Yesterday an ICTY Trial Chamber issued acquittals on all charges against Stanisic and Simatovic and ordered their release from the UN detention facility. Stanisic and Simatovic were government officials in Serbia accused, inter alia, of aiding and abetting crimes committed by Bosnian Serb forces operating in Bosnia. Amongst other allegations, the prosecution alleged that the officials provided assistance to paramilitary organizations, such as Arkan’s Tigers, that perpetrated war crimes and crimes against humanity against civilian populations.
These acquittals are significant. To date, no officials of the Serbian government have been convicted for involvement in atrocities committed in Bosnia. (Milosevic died before a judgment could be rendered in his case. And Karadzic and Mladic were ethnic Serb officials in Bosnia – not Serbia proper.)
There are several reasons for this result. But in a sense, the result is not surprising at all because the writing was on the wall after Perisic was acquitted in a very similar case a few months ago. In Perisic, the ICTY advanced a relatively novel theory regarding defendants accused of aiding and betting organizations that perpetrate international crimes. The tribunal concluded that in cases where the organization is engaged in a mix of lawful and unlawful activities, the prosecution must prove that the defendant “specifically directed” his assistance to the criminal behavior, as opposed to the lawful activities of the organization.

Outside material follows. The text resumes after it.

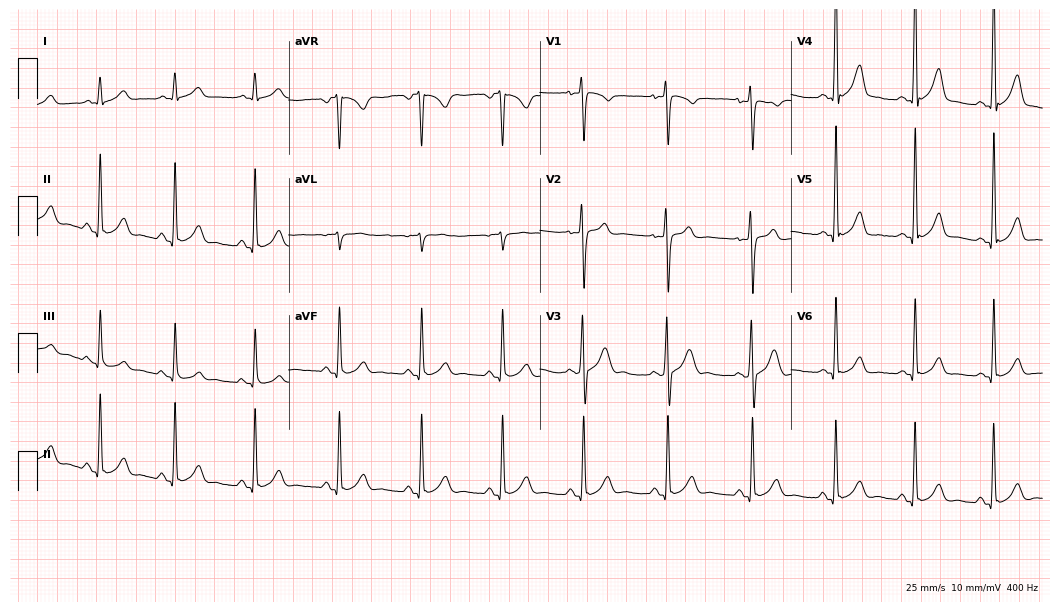
12-lead ECG from a 23-year-old male patient. Labelled as a normal ECG.

Strangely, though, the tribunal concluded that the “specifically directed” requirement was not a mens rea requirement (something that would have been similar to the “purpose” requirement for aiding and abetting that criminal law students know well) but rather an actus reus requirement. In short, the prosecution had better draw a straight line from the defendant’s conduct to the criminal behavior, rather than rest on a circumstantial case of general assistance to an organization that then engages in criminal behavior, even if the defendant has the intent to facilitate the criminal conduct.
In the case of Serbia, the “specifically directed” requirement is probably designed to resolve the Serbian defense that its officials were merely supporting a war effort among ethnic Serbs in Bosnia, and that the Serbian officials had no involvement in the atrocities committed by ethnic Serbs in Bosnia.

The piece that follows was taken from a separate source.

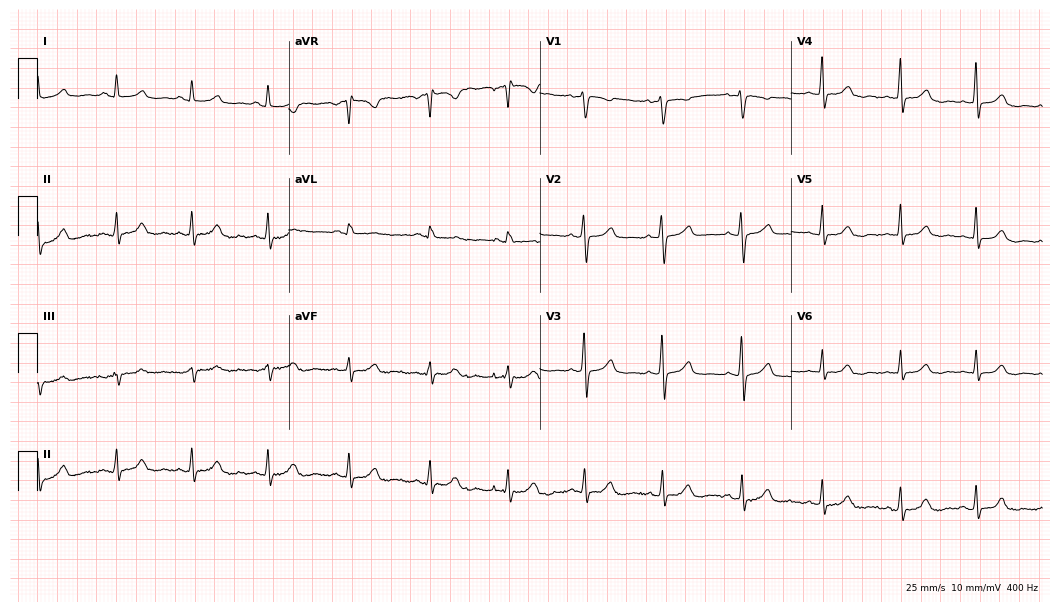
Electrocardiogram (10.2-second recording at 400 Hz), a 27-year-old female patient. Overall reading on record: normal ECG.
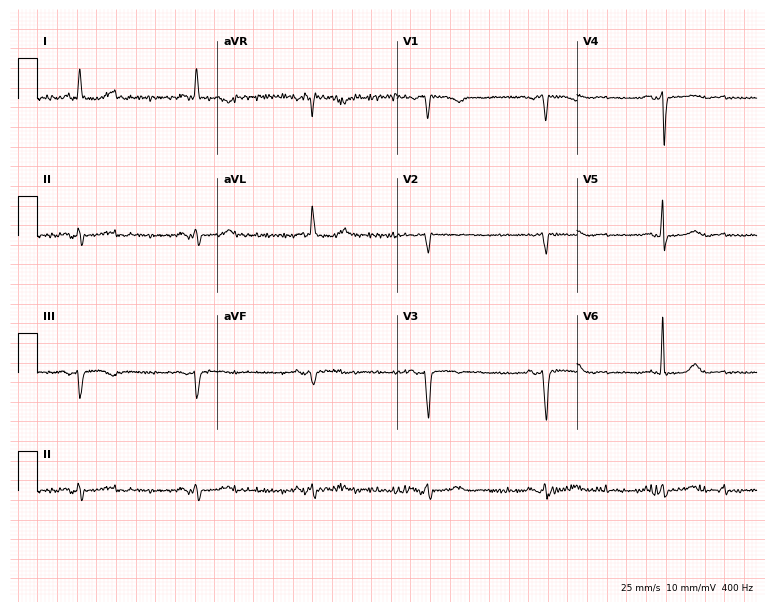
Standard 12-lead ECG recorded from a female, 80 years old (7.3-second recording at 400 Hz). None of these six findings is recorded: first-degree AV block, right bundle branch block, left bundle branch block, sinus bradycardia, atrial fibrillation, sinus tachycardia. Findings outside these six are not listed.

In order to make this common sense argument work, however, you need to add another piece of the puzzle. Why wasn’t the war effort itself illegal? For some observers, the Serbian state was engaged in naked aggression, either directly or via proxies in Bosnia that violated basic principles of international law. Putting aside for a moment whether this claim is factually accurate or not, its substance simply does not fall within the jurisdiction of the ICTY, which has no authority to engage broader issues of jus ad bellum. Indeed, the result in both Perisic and Stanisic and Simatovic can be traced back to the conscious decision after Nuremberg to turn away from questions of jus ad bellum (aggression, crimes against peace, etc.) and focus exclusively on jus in bello violations and crimes against humanity. Consequently the ICTY has no jurisdiction over aggression and the ICC’s jurisdiction over aggression (post-Kampala) is best described as hypothetical, not actual. This has real consequences when a defendant can fall back on the argument that it was assisting a “lawful” war effort and had no intention to provide assistance to the jus in bello violations that were merely the means to achieving that war effort.

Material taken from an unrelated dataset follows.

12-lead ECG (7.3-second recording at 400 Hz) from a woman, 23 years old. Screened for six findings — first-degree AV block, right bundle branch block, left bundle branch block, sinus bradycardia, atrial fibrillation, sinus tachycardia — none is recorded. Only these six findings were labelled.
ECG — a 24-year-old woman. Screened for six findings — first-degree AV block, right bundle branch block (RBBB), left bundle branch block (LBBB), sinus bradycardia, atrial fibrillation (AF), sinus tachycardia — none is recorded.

There is a second issue here and it is one that the ICTY has not sufficiently addressed. How does complicity work in the organizational context? If an organization engages in a mix of illegal and “legal” activities, when does assistance to that organization trigger liability? Such questions do not often arise in domestic criminal law, since criminal organizations (like the Mafia) are usually understood to be criminal through and through. Since they do not have a legitimate purpose, the Perisic issue does not arise. I have been searching for a good comparison in another area of domestic law where the mixed nature of an organization is relevant in this way. I haven’t found one yet.
As a final point, I take no position on the factual findings reached by the ICTY Trial Chamber. Could they have found Stanisic and Simatovic guilty even under the new standard of “specifically directed”? Indeed, isn’t there an argument here that the whole point of funding covert paramilitary units, such as Arkan’s Tigers, whose fighters were paid with per diem dispersements that came directly from Belgrade, is to facilitate ethnic cleansing of the disputed territory by conducting a reign of terror against the civilian population? If the point was simply to support a lawful military operation, why not just send the regular Serbian Army? There might be inferences to be drawn here, but apparently the ICTY Trial Chamber was unwilling to make them or felt they were not warranted based on the trial record. I will leave an assessment of that decision to the Appeals Chamber.